What you will do: When you reach the line with "Camino Schmidt- Collado" in the records below, begin transcribing exactly and continue up to and including the line with "Foto feita do", leaving out every picture.

Records for this exercise:
__________________________________________________

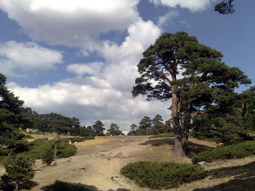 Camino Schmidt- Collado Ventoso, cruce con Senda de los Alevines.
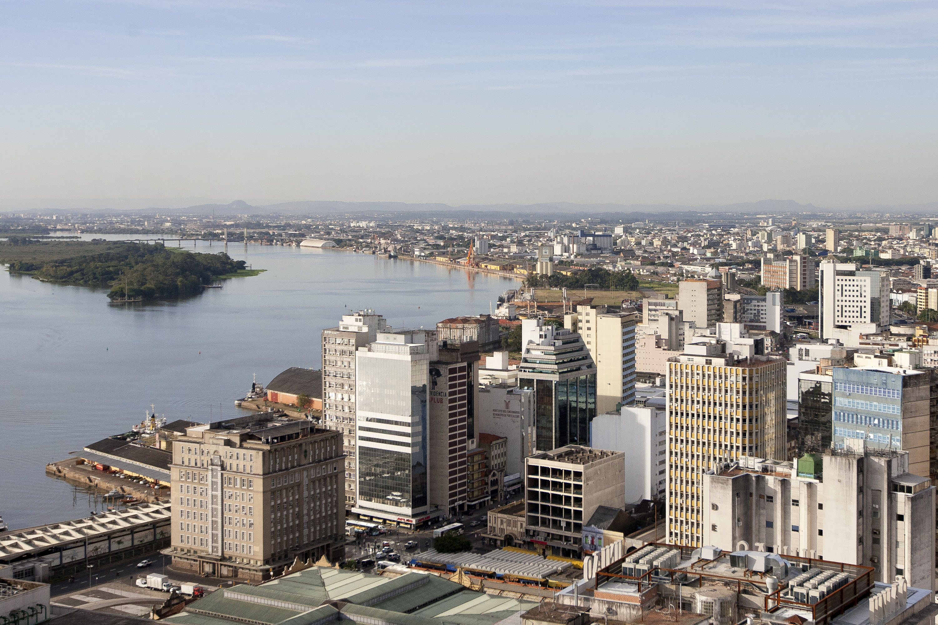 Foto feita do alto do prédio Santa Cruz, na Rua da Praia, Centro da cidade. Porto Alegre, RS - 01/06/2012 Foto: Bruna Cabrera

__________________________________________________

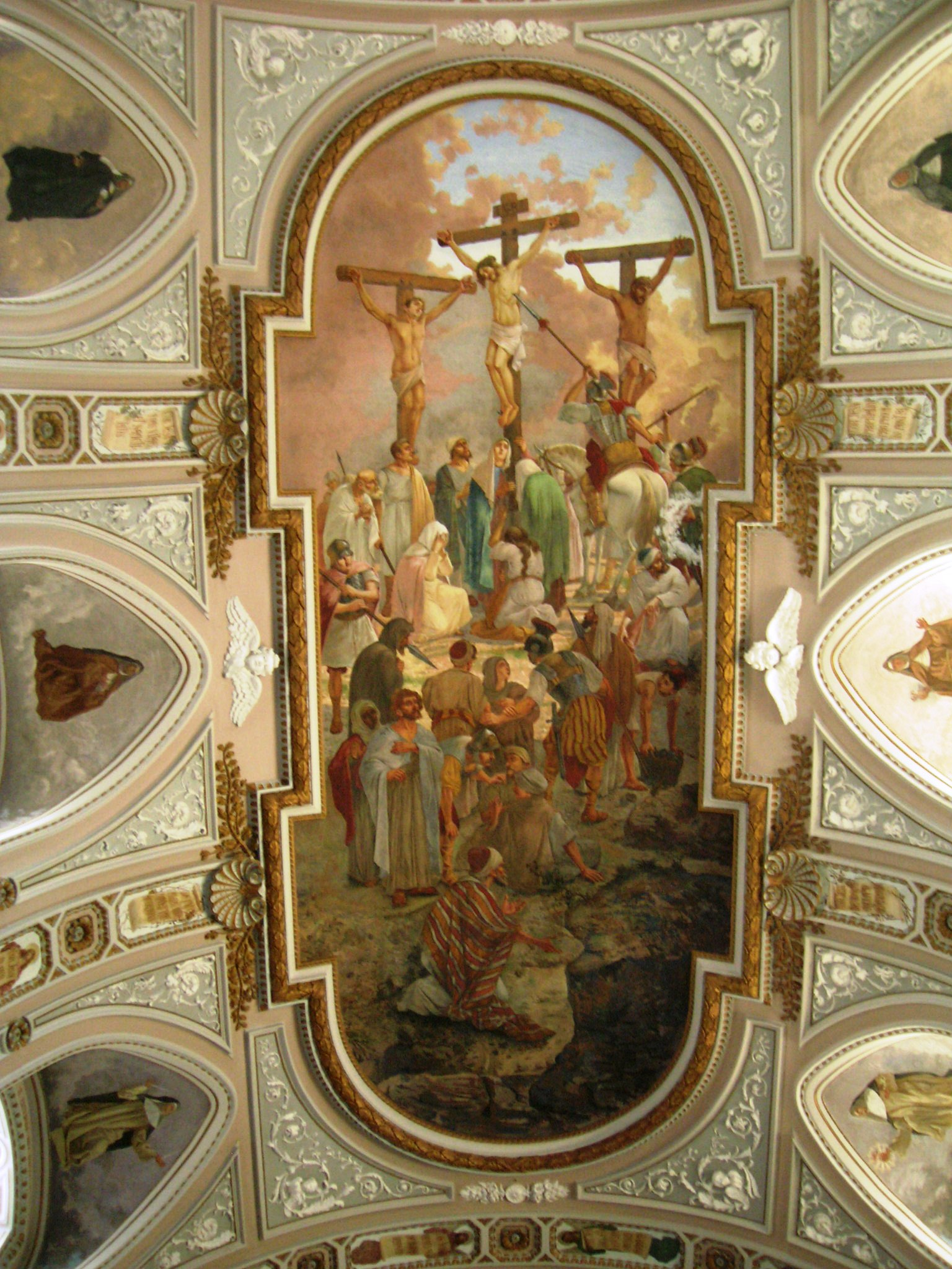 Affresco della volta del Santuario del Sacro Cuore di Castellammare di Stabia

__________________________________________________

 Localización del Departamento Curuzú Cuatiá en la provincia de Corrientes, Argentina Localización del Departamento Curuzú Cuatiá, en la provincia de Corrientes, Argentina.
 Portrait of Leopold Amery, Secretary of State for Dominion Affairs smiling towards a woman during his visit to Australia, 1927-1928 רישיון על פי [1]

__________________________________________________

Output of the exercise:
 Camino Schmidt- Collado Ventoso, cruce con Senda de los Alevines.
 Foto feita do alto do prédio Santa Cruz, na Rua da Praia, Centro da cidade. Porto Alegre, RS - 01/06/2012 Foto: Bruna Cabrera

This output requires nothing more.